◆ Work order: With the pictures omitted, print exactly the lines below, from the one containing "organism: C57BL Mouse" through the one containing "sample: Salivary granule", and nothing else.

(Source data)
[Start of section]

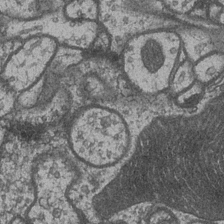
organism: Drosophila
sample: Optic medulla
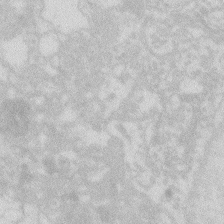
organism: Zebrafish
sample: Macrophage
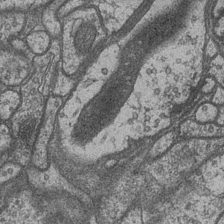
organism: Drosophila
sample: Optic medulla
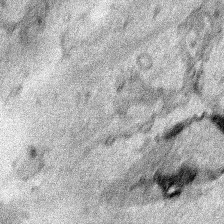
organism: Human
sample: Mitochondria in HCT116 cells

[End of section]
[Start of section]

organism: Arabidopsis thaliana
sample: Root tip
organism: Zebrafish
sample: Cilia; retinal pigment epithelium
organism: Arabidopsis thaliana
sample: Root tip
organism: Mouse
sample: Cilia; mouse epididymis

[End of section]
[Start of section]

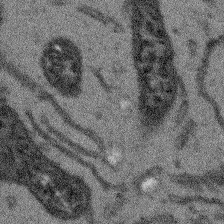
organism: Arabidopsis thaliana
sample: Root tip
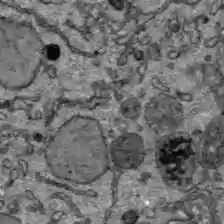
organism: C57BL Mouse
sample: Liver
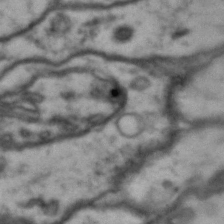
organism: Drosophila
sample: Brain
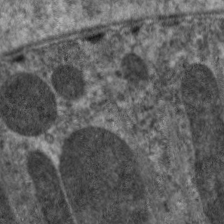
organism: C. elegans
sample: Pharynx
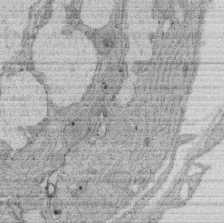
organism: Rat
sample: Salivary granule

[End of section]

◆ Your response:
organism: C57BL Mouse
sample: Liver
organism: Drosophila
sample: Brain
organism: C. elegans
sample: Pharynx
organism: Rat
sample: Salivary granule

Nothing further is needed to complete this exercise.